◆ **ACTION ITEM**:
In the records below, the lines between the one holding "Château de Versailles, Façade aux jardins. ." and the one holding "Bischofswappen", inclusive, are to be transcribed exactly; no pictures are to be included.

◆ **AVAILABLE DATA**:
/---
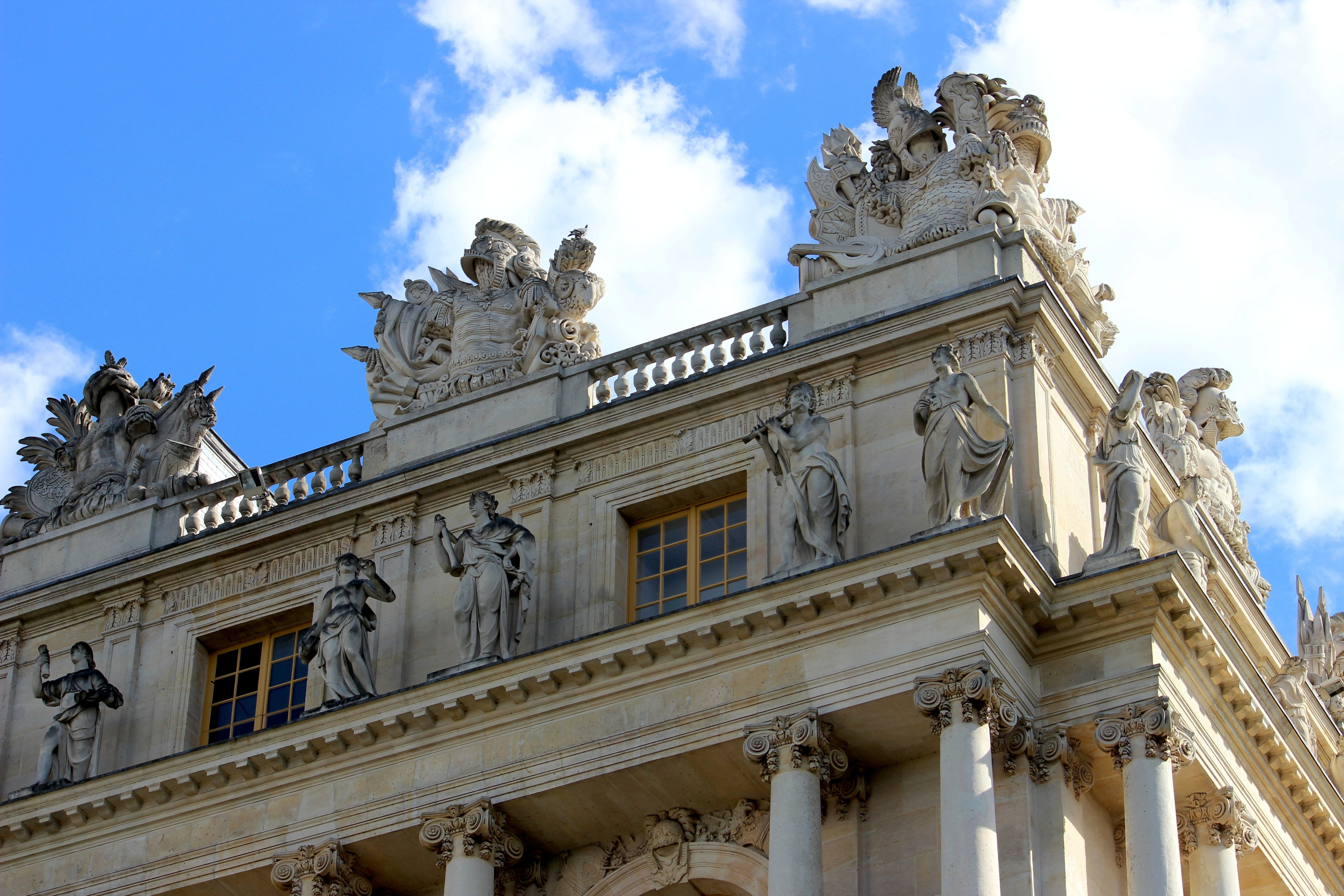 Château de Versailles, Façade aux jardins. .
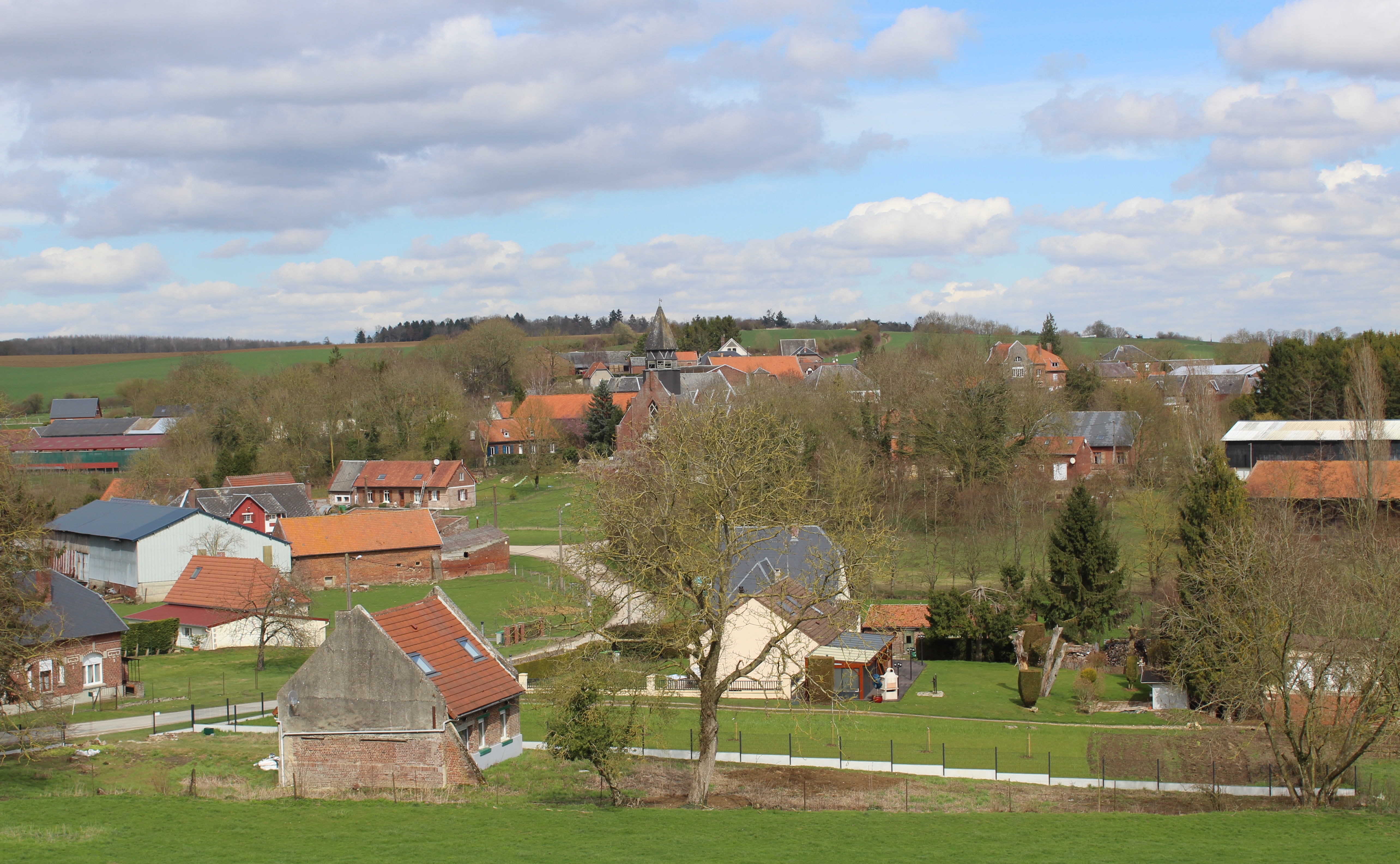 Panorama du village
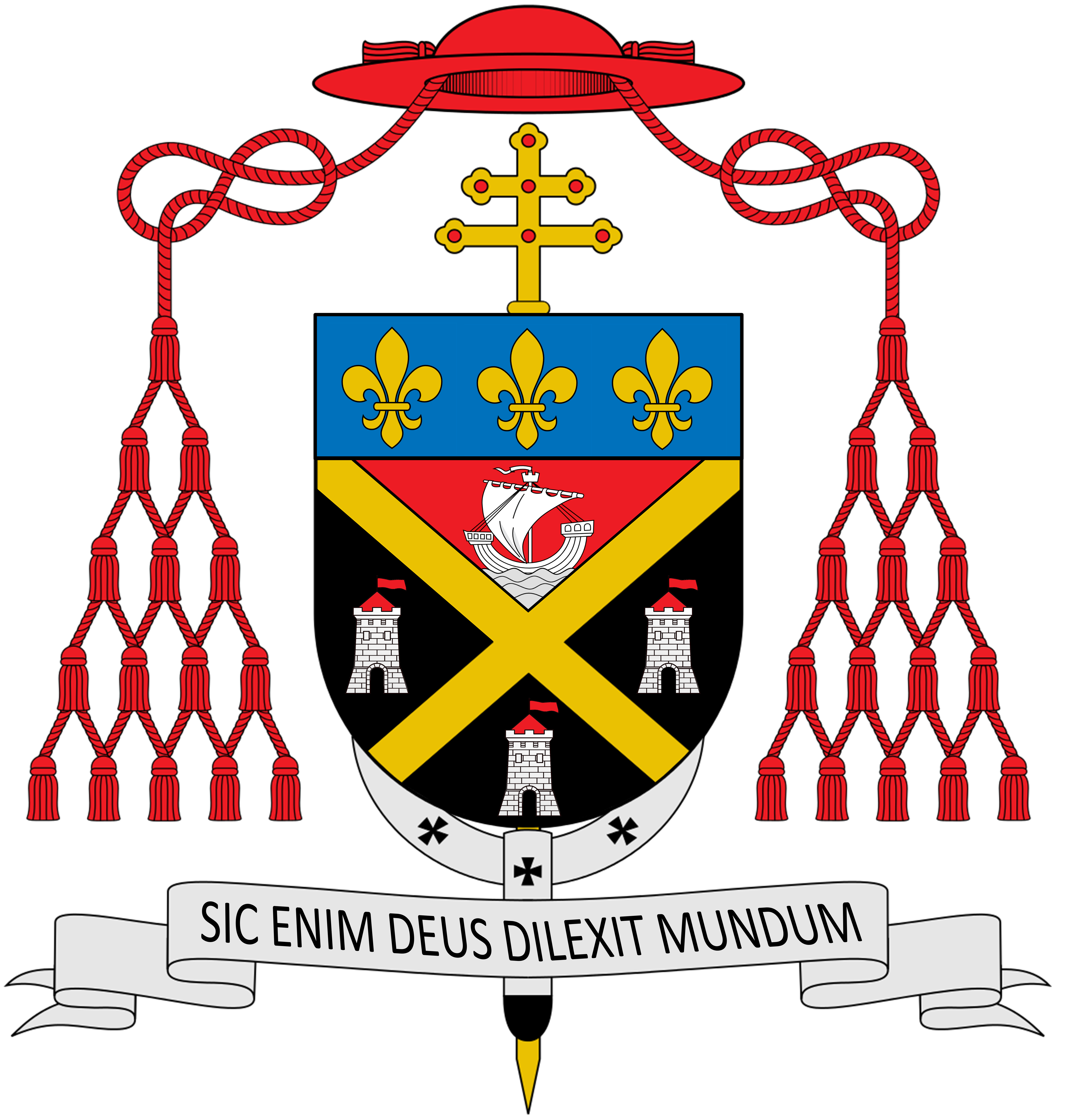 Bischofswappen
\---
/---
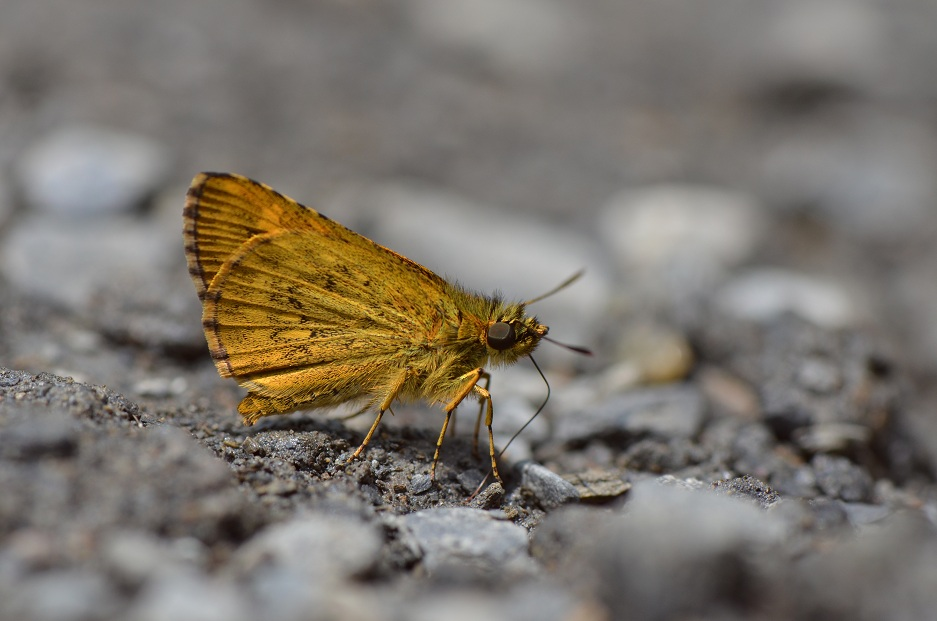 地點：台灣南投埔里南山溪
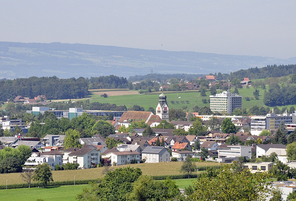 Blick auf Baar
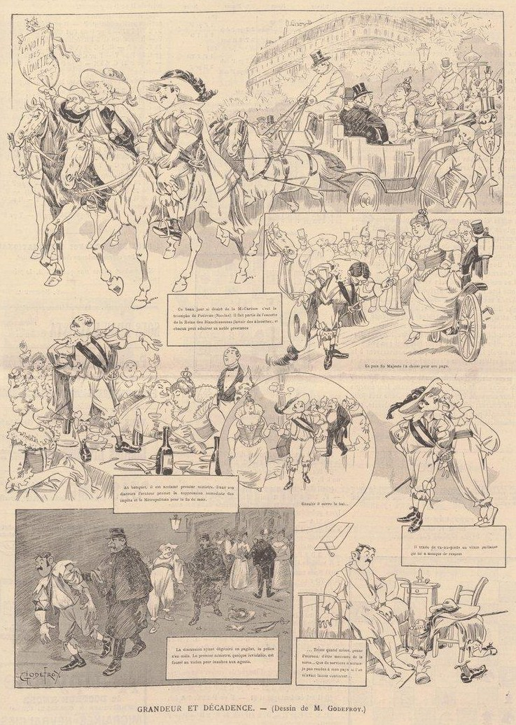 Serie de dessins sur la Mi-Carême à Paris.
\---
◆ **ANSWER SECTION**:
 Château de Versailles, Façade aux jardins. .
 Panorama du village
 Bischofswappen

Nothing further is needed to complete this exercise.